━━━━━ GIVEN RECORDS ━━━━━

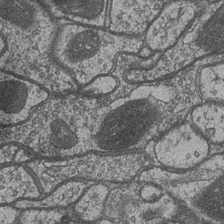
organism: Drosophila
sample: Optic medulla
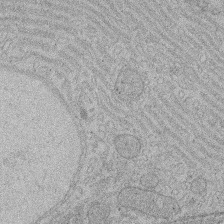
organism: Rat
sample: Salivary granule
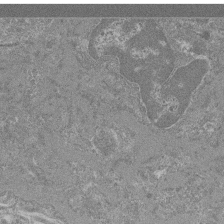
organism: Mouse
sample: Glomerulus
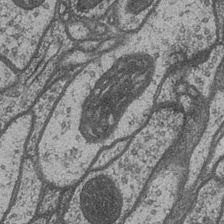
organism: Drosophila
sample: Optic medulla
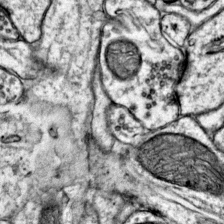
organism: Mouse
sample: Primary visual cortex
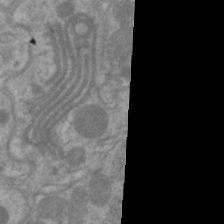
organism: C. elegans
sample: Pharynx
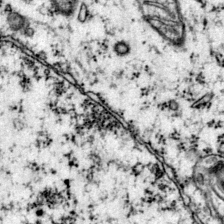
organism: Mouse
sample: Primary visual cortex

━━━━━
━━━━━ GIVEN RECORDS ━━━━━

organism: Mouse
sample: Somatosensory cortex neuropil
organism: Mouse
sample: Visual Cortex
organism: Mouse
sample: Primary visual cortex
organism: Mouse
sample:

━━━━━

*YOUR GOAL*: Tell how many lines above contain the word "sample". Give the number alone.

*SOLUTION TO THIS TASK*: 11